Could you run "all" the identify flaky tests by running all the tests 100 times on the same stable build (like the latest ESR)? Is it even possible to write a test that could pass 100 times in a row? :)

jgraham 3925 days ago

Running a test N times will certainly detect some fraction of all the flaky tests. It's something we occasionally do manually to work out if e.g. a certain intermittent is (likely) fixed and it's something that we'd like to do more to quarantine new tests.
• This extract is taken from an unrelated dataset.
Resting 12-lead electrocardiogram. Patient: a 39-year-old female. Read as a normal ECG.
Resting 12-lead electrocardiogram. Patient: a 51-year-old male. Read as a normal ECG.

Unfortunately there are various confounding factors that mean many intermittent tests would look clean in such a run might nevertheless be problematic. For example if you only run tests that you think are intermittent problems that are triggered by state left from a previous test won't be found. This is one reason that we've been trying to run particularly problematic test types (e.g. firefox browser-chrome tests) in smaller groups restarting the browser with a clean profile between groups to clear the state. A group size of 1 would obviously be ideal here, but when you have thousands of tests and limited resources it's not practical.

The other problem is tests that have unexpected sensitivity to the environment. For example the other day DNS was being slow on the test infrastructure. This isn't a problem for most tests since they use something like /etc/hosts. But some tests were intentionally trying to use a non-resolving domain and those tests sudden started to randomly time out.